[Given information]
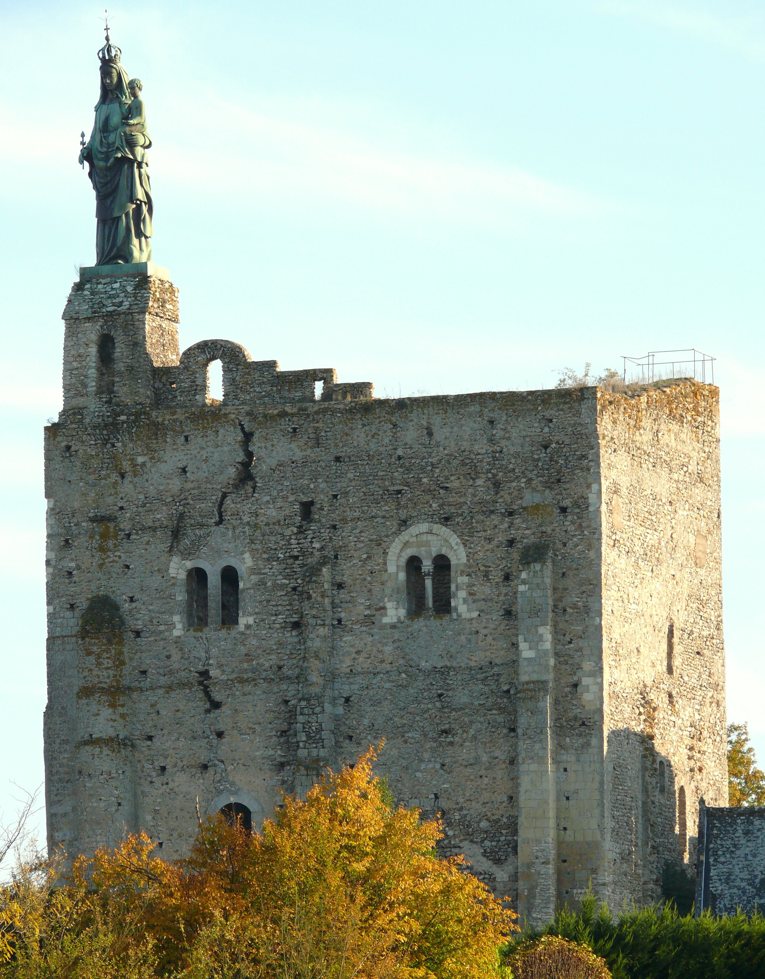 Montbazon - Donjon
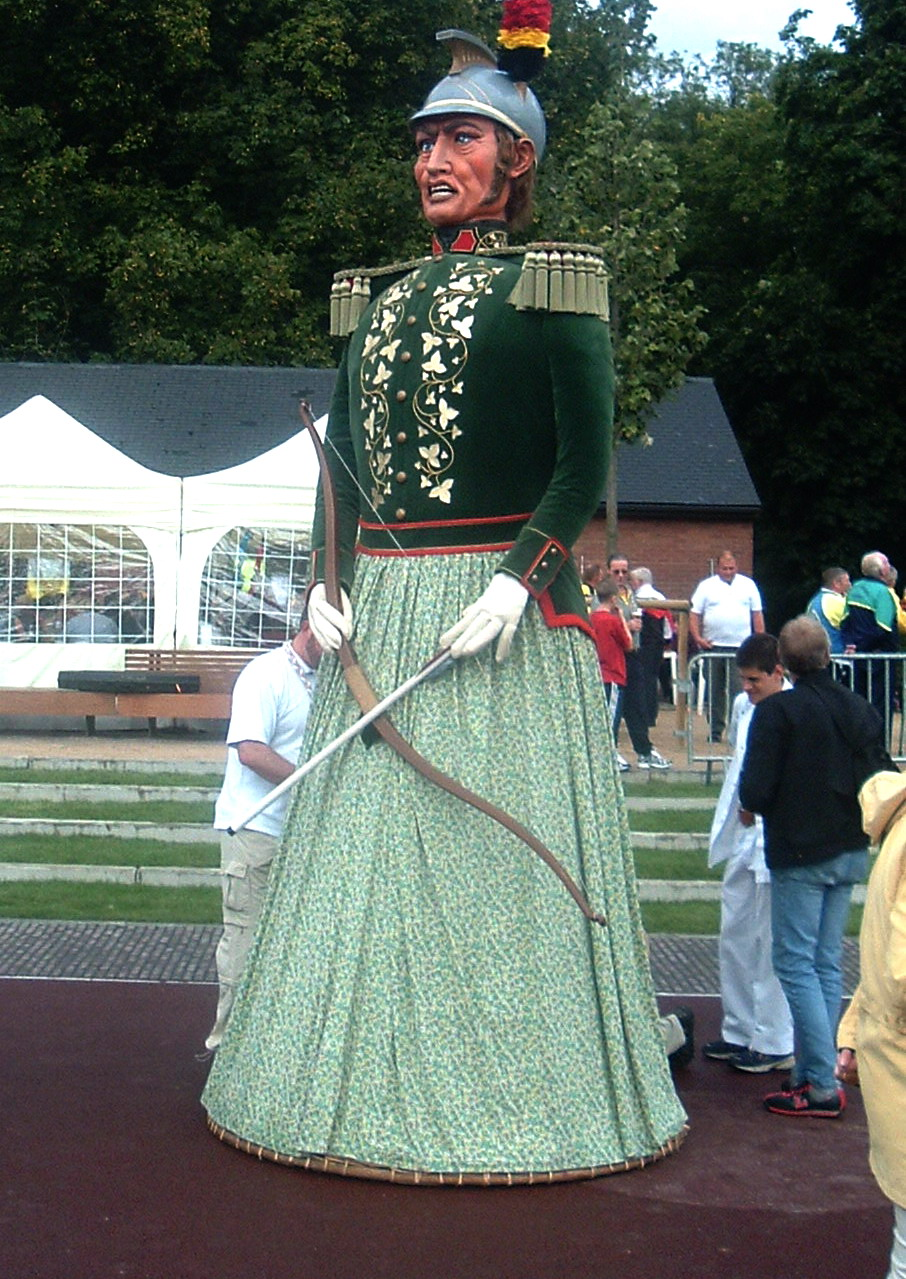 Représentation de Tirant, appelé aujourd'hui Ambiorix.
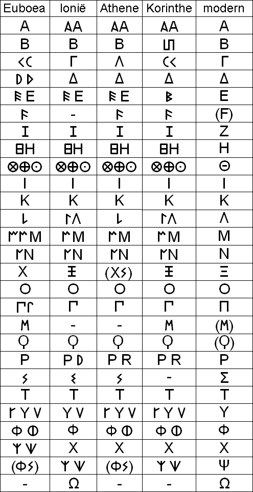 Oude epichorische varianten van het Griekse alfabet van Euboea, Ionië, Athen en Korinthe (samen met het moderne Griekse alfabet)
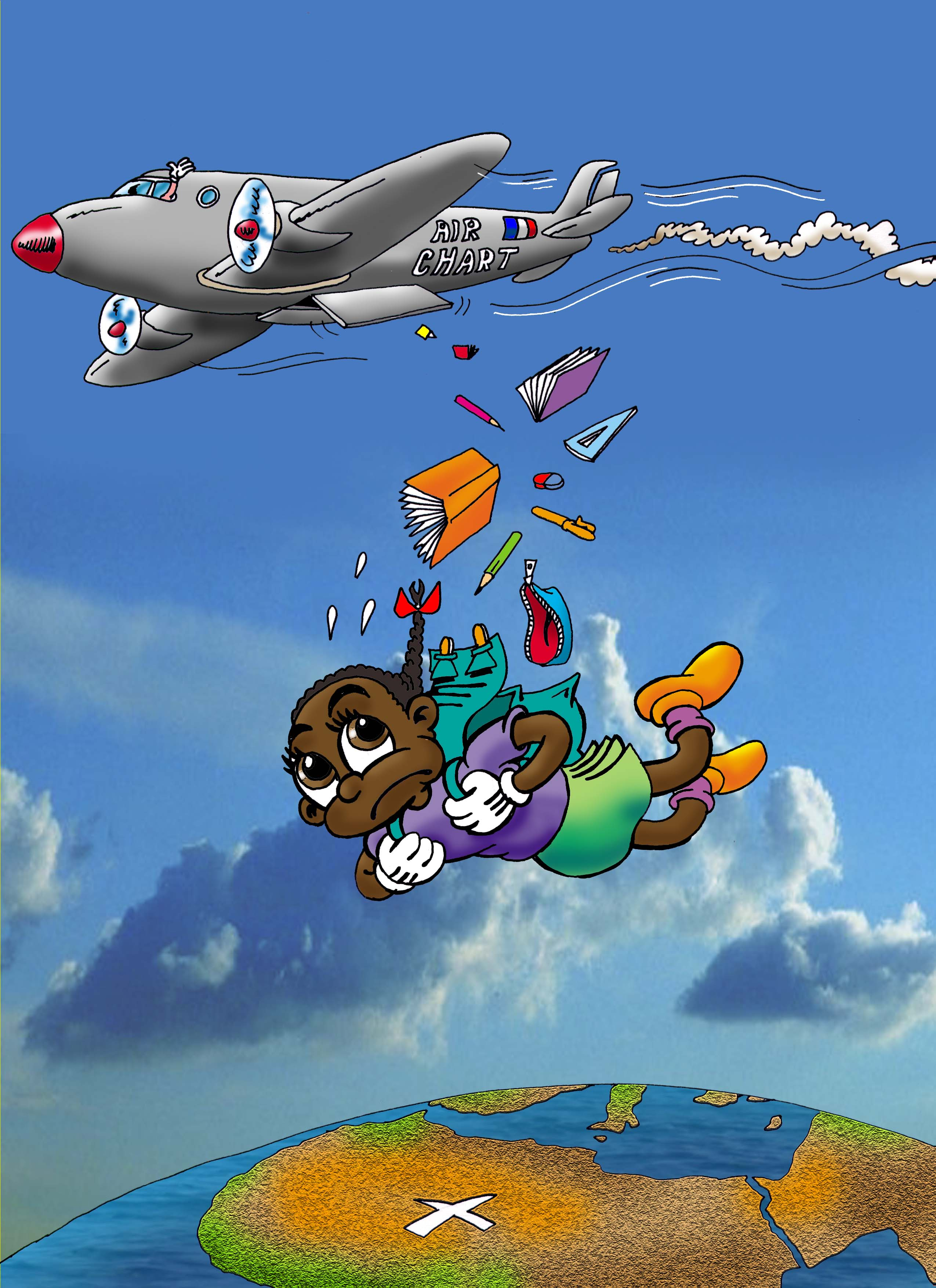 Carte postale RESF/MRAP
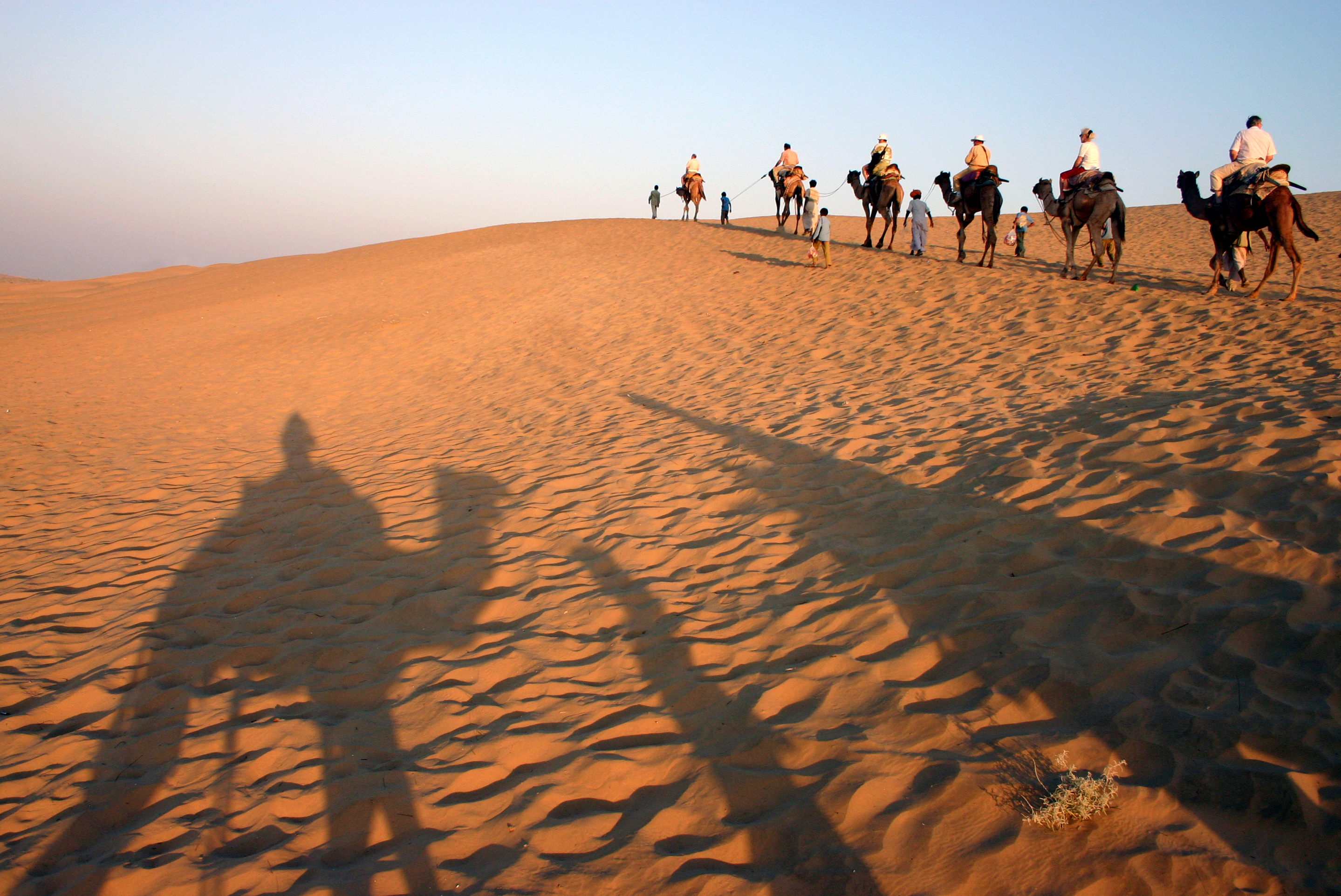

[Exercise directions] Restate the entire listing word for word, excluding pictures.

[Answer to this task]
 Montbazon - Donjon
 Représentation de Tirant, appelé aujourd'hui Ambiorix.
 Oude epichorische varianten van het Griekse alfabet van Euboea, Ionië, Athen en Korinthe (samen met het moderne Griekse alfabet)
 Carte postale RESF/MRAP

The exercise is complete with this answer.